Information Commissioner of Canada
- In office June 2010 – February 2018
- Preceded by: Robert Marleau
- Succeeded by: Caroline Maynard

= Suzanne Legault =

Canadian jurist

Suzanne Legault was the Information Commissioner of Canada from June 2010 to February 2018. Prior to her appointment, Legault was the Assistant Information Commissioner from 2007 to 2009 and held the position of interim Information Commissioner from June 2009 to June 2010.

==Education==
In 1988, Legault graduated from McGill Law School with a bachelor's degree in civil and common law. She also went to the Osgoode Hall Law School to obtain an additional legal certificate in adjudication.

==Career==
Legault began her career as a defence lawyer throughout the 1990s and was briefly a Crown attorney. In 1996, she continued her legal career with the Competition Bureau and later became a counsel for the Department of Justice.

From 2007 to 2009, Legault was the Assistant Information Commissioner of Canada. In June 2009, Legault was named interim Information Commissioner after the retirement of Robert Marleau. Almost a year after being named interim Information Commissioner, Legault was appointed as the Information Commissioner of Canada in June 2010.

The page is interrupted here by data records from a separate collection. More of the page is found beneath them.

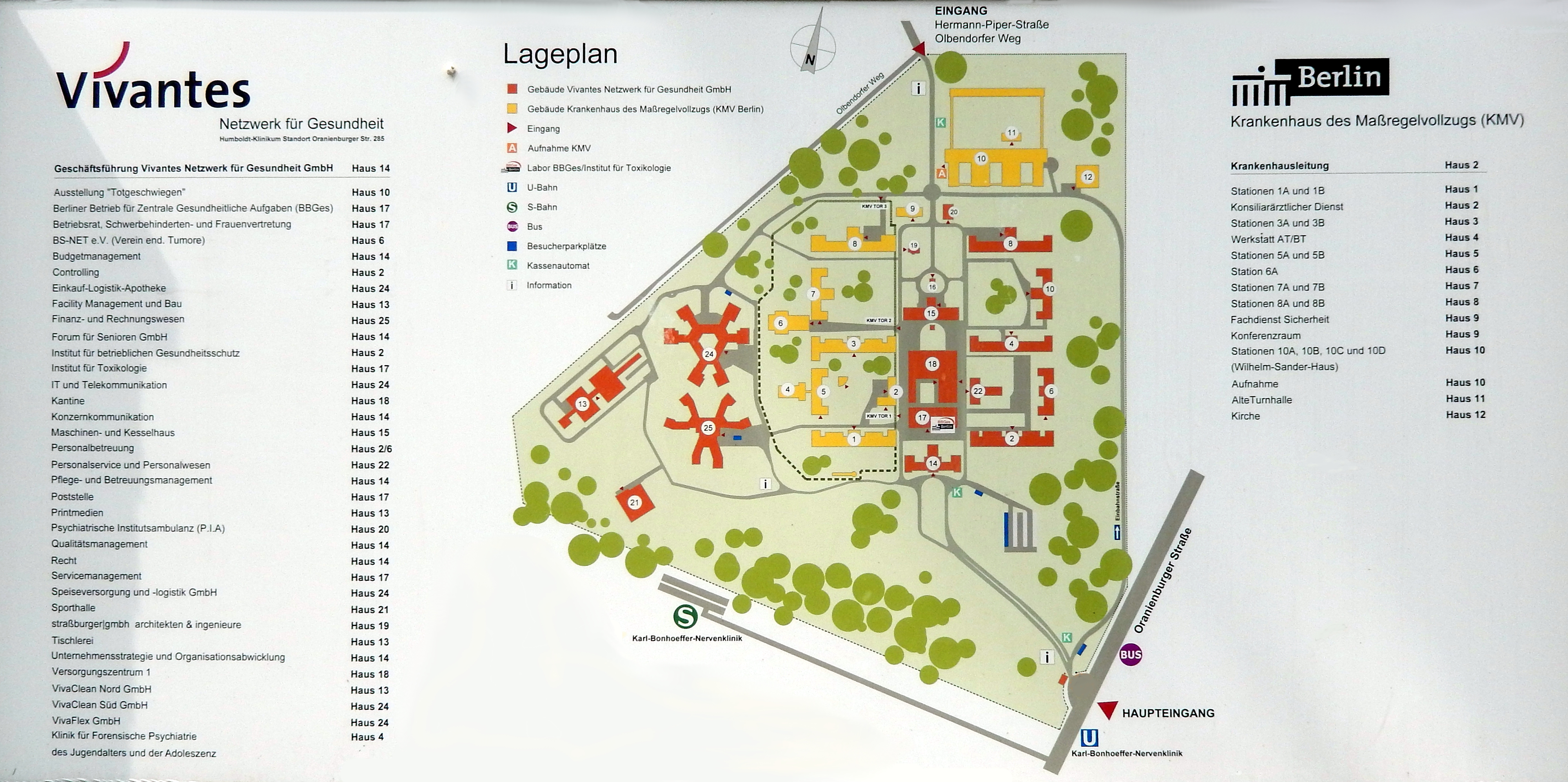 Lageplan Klinikstandort Berlin-Reinickendorf Oranienburger Straße
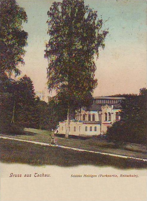 Světce, jízdárna v zámeckém parku
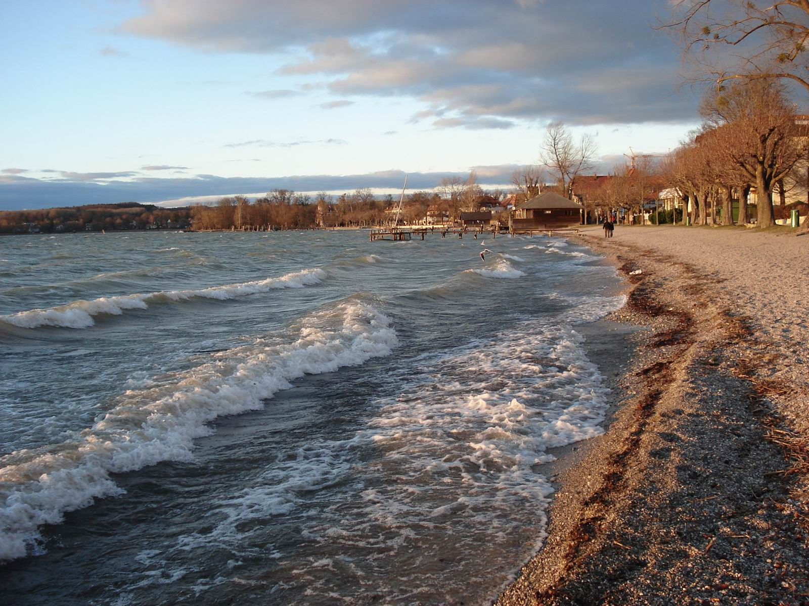 Die Herrschinger Bucht im Winter
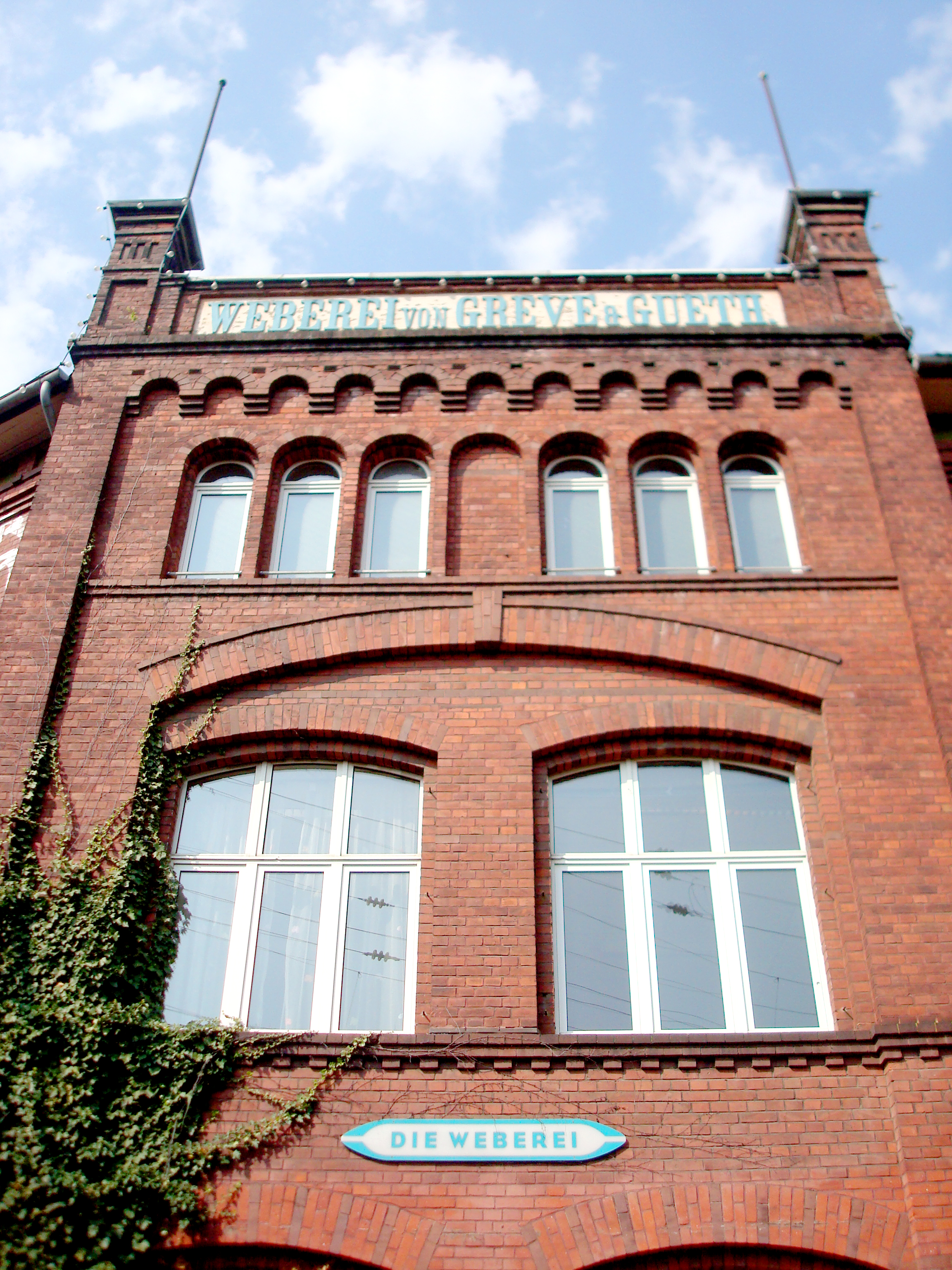 Die Weberei Gütersloh This is a photograph of an architectural monument. 143

Near the end of her seven year tenure, Legault declared that she was not seeking re-election as Information Commissioner when her position expired in June 2017. However, Legault's position was extended twice to February 2018 when the Canadian federal government could not find an immediate successor. Legault remained as Information Commissioner until the end of February 2018 after her replacement Caroline Maynard was announced.

==Awards and honours==
Legault was awarded the 2016 Spencer Moore Award by the Canadian Committee for World Press Freedom.